We all know that floating point nubmers have a limited precision.
With small numbers, say between zero and one, we can describe the fractional part of the number in great detail.
However, if the number is large, there may not be room for any fractional part.
So how large numbers do we need before `a == a + 1`

?

We’ll find our answer by simply checking:

```
#include <stdio.h>
int simple() {
float num = 1.0f;
float inc = num + 1;
while (num != inc) {
num *= 10;
inc = num + 1;
}
printf("%f\n", num);
}
```

which outputs `100000000.000000`

.
If we multiply by `2`

insead of `10`

, we may get a more intuitive number: `16777216 = 2^24`

.
If we look at the IEEE 754 single-precision floating-point format,
we see that the fraction part uses only `24`

bits;
our number `2^24`

needs `25`

bits, so we can safely add one, because the last bit gets truncated.

How high can we go if we are using `double`

instead of `float`

?
As IEEE 754 double-presicion uses `53`

bits, we are expecting to get to `2^53 = 9007199254740992`

, or
`10000000000000000`

if we multiply by `10`

.
And that is what we get.

How much can we add before getting a new number?
One would think the answer was simply until the addition carries over to the `24`

first bits.
However, the answer is not that straight forward.
Instead, IEEE has defined Rounding rules, for deciding what to do when the number we would like to
represent doesn’t quite fit in `24`

bits.
The default rule is *«Round to nearest, ties to even»*, meaning if we are in between two numbers, round to the even number.

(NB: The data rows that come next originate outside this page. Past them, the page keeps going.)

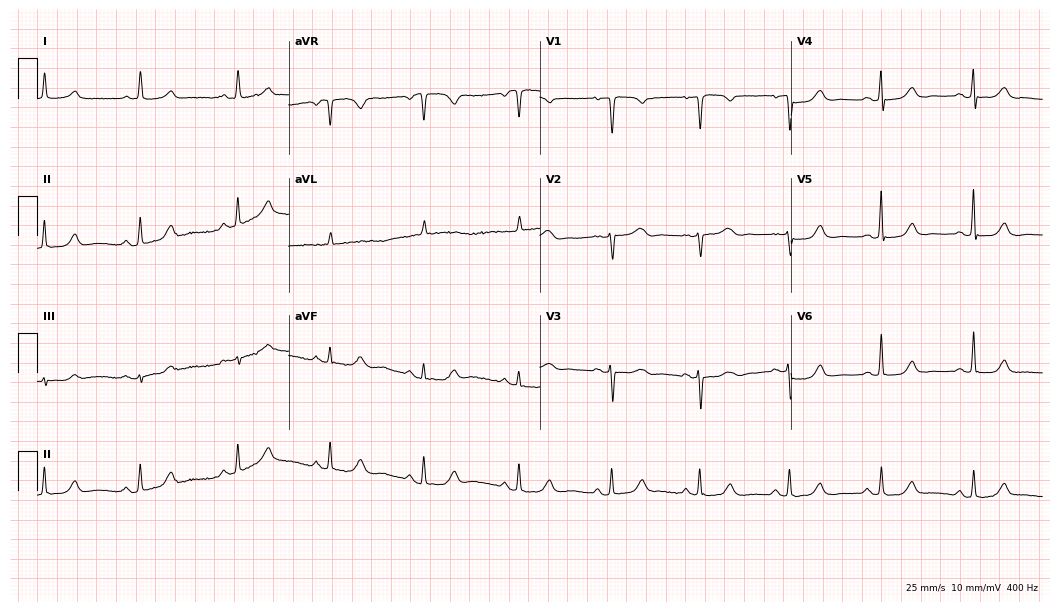
Standard 12-lead ECG recorded from a female patient, 73 years old (10.2-second recording at 400 Hz). Read as a normal ECG.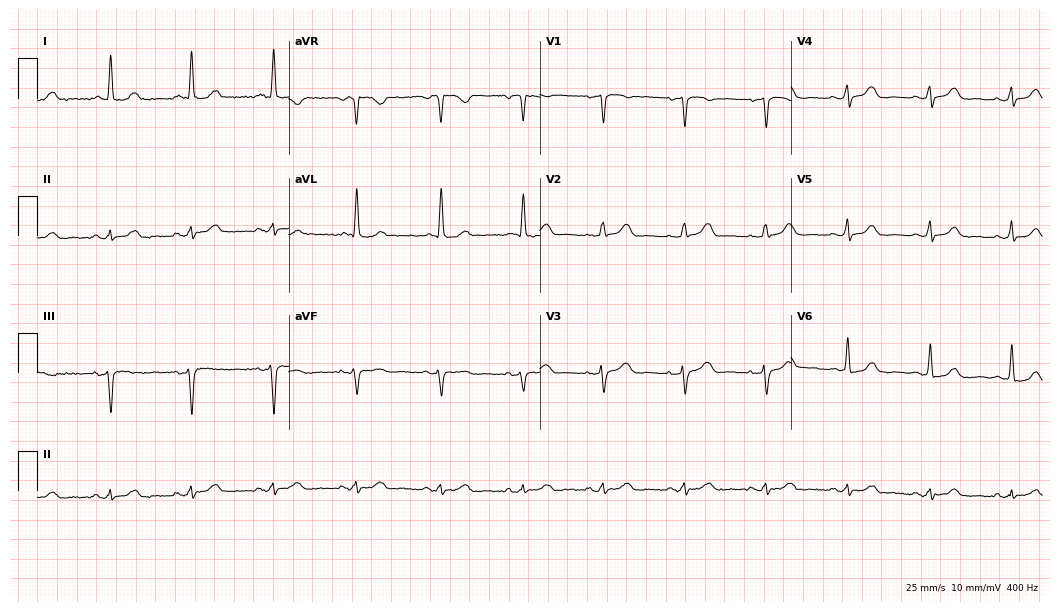
Resting 12-lead electrocardiogram (10.2-second recording at 400 Hz). Patient: a female, 61 years old. Read as a normal ECG.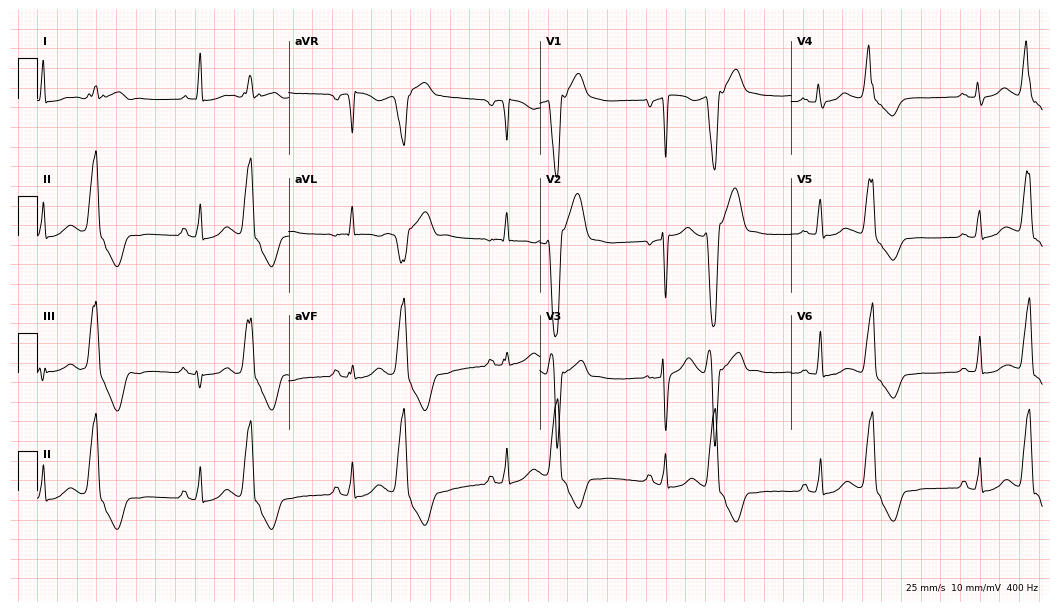
Resting 12-lead electrocardiogram (10.2-second recording at 400 Hz). Patient: a male, 42 years old. None of these six findings is recorded: first-degree AV block, right bundle branch block, left bundle branch block, sinus bradycardia, atrial fibrillation, sinus tachycardia.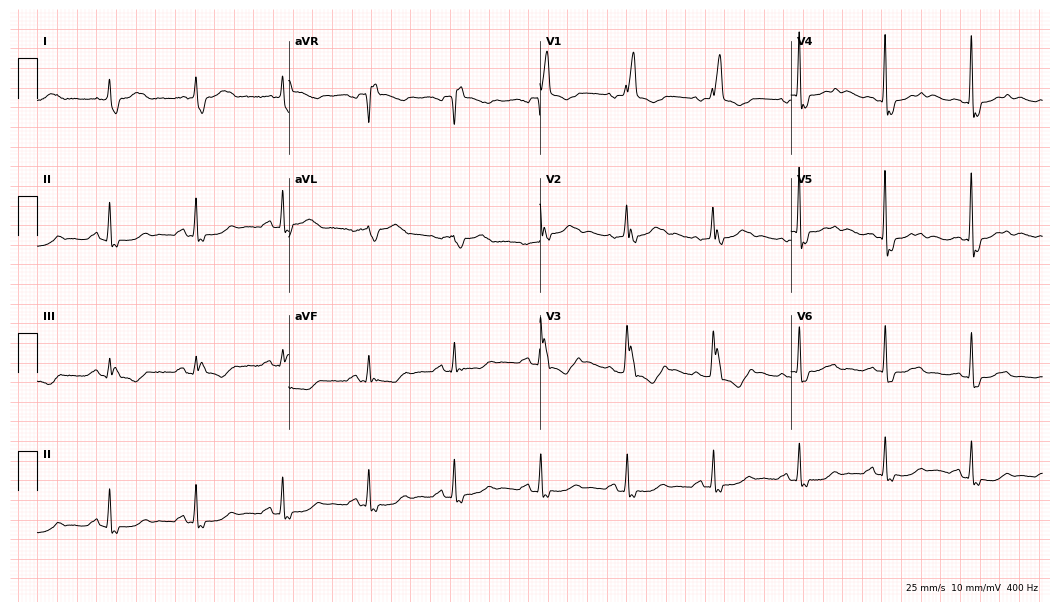
ECG (10.2-second recording at 400 Hz) — a female patient, 71 years old. Findings include right bundle branch block.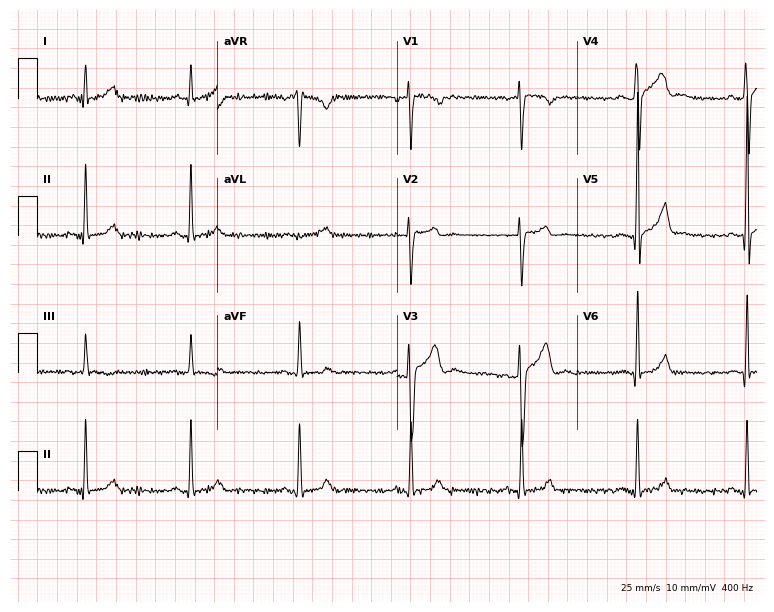
Electrocardiogram (7.3-second recording at 400 Hz), a man, 28 years old. Overall reading on record: normal ECG.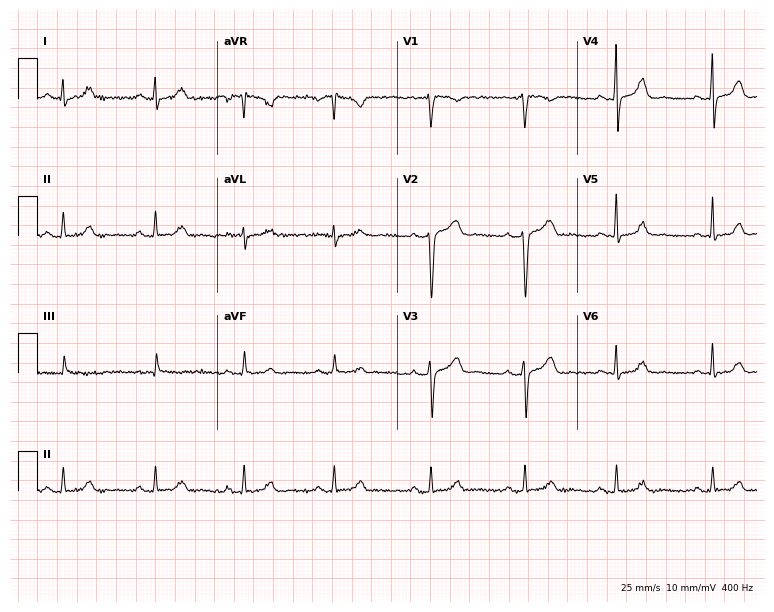
Electrocardiogram, a female, 34 years old. Overall reading on record: normal ECG.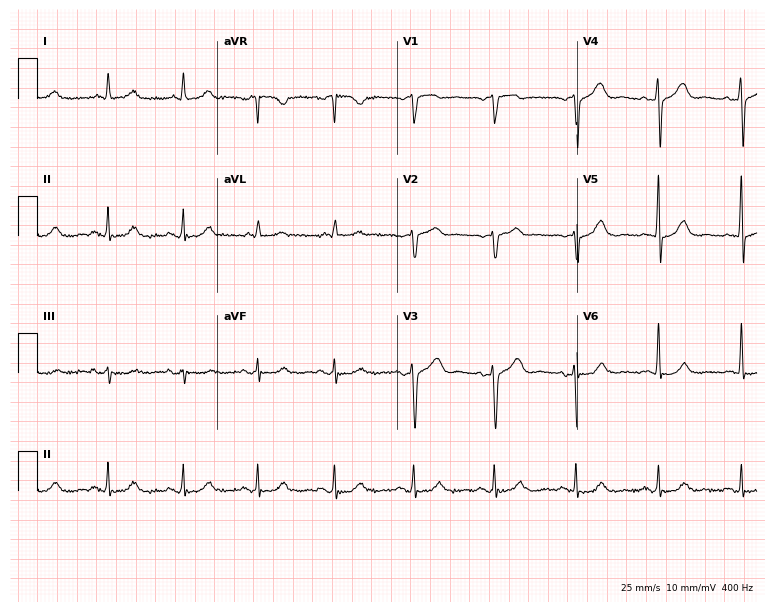
12-lead ECG from a male, 67 years old (7.3-second recording at 400 Hz). No first-degree AV block, right bundle branch block, left bundle branch block, sinus bradycardia, atrial fibrillation or sinus tachycardia recorded for this tracing. Findings outside these six are not listed.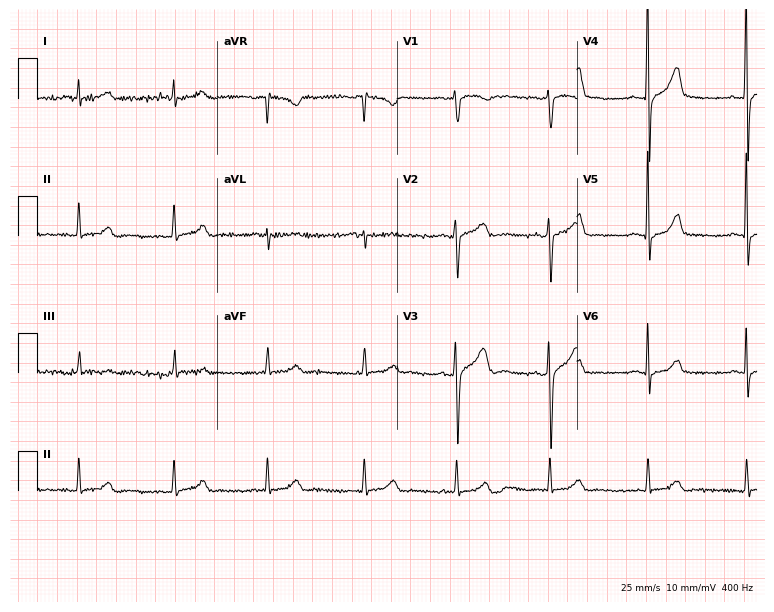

Let’s try this out with the totaly random number `314159256`

:

```
314159265 = 10010101110011011000010100001
|------- 24 bits ------||---|
// The last 5 bits will be truncated
// .. so the 16 numbers from
314159264 = 10010101110011011000010100000
// to
314159279 = 10010101110011011000010101111
// are all the same.
```

This is fairly easy to confirm:

```
void confirm_suspicions(void) {
double first = 314159264;
double number = first;
while (((float) first) == ((float) number)) {
number++;
}
printf("%f != %f\n", number, first);
// 314159280 != 314159264
}
```

If we however were to set the fifth bit, the rounding rule would round all the way up to `314156296`

```
314159280 = 10010101110011011000010110000
|------- 24 bits ------||---|
// Round up, so the least significant bit of the 24 bits becomes 0
314159296 = 10010101110011011000011000000
// This will be the same number all the way up to
314159312 = 10010101110011011000011010000
// .. where the rounding rule allows us to include ..10000, as the lsb is 0.
// This makes 33 different numbers, all represented as the same floating point number.
```

What can we take home from this? First of all, floating point numbers doesn’t behave like real numbers, and its easy to forget this:

```
float a,b;
// ...
a = b;
a++;
a == b // true ???
```

or what about this?

```
float a;
// ...
for (; a < large_float; a++) {
// ...
}
```

which is an infinite loop, if `a == (a + 1)`

.
Lastly, consider this:

```
void oops(void) {
float a = 314159264;
float c = a + 10 + 10;
printf("%d\n", c == 314159284.f); // 0
float d = a + (10 + 10);
printf("%d\n", d == 314159284.f); // 1
}
```

And you thought addition was associative? Not in the world of floating point numbers!